A company purchases shipments of batteries and uses this acceptance sampling plan: Randomly select and test 40 batteries. Accept the batch if there are fewer than 3 defects. A particular shipment of thousands of batteries has a 3.2% rate of defects. Below, we will find the probability that the whole shipment will be accepted.
A) How do we know that this problem is a binomial problem? Explain your answer in one or two sentences. (Hint: Do we have independent trials? Do we have two conditions, success and failure? Do we meet the sample size requirement, etc.?)
B) What would you consider the condition of “success” in this binomial problem? Would it be considered “success” in real life? Justify your answer in at least two sentences. (Hint: Think about the probability you will use to solve the problem.

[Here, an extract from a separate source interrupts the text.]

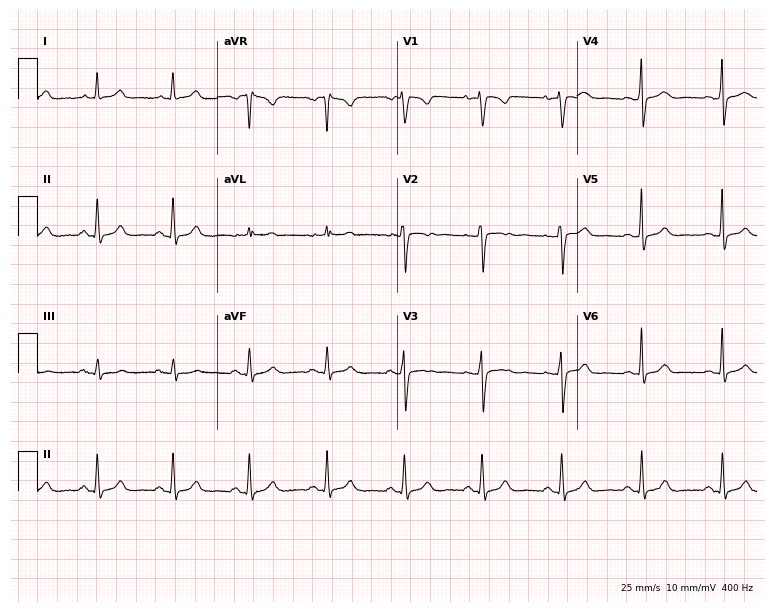
ECG — a female patient, 36 years old. Screened for six findings — first-degree AV block, right bundle branch block, left bundle branch block, sinus bradycardia, atrial fibrillation, sinus tachycardia — none is recorded. Other findings, if any, are not listed.

With what condition is it associated? “Success” in binomial probability is not always “success” in real life!)
(A) Yes, the trials are independent because one battery being defective does not affect another battery being good or defective. We have two conditions: a battery being defective (success) and a battery being not defective (failure). The sample size requirement is met because we are sampling only 40 batteries where the company is producing thousands of batteries.
(B) In this problem a "success" is defined as a battery being defective. This is not so in real life. In real life we would rather call finding a good battery as a "success". So, "success" in a binomial experiment is not always a "success" in real life.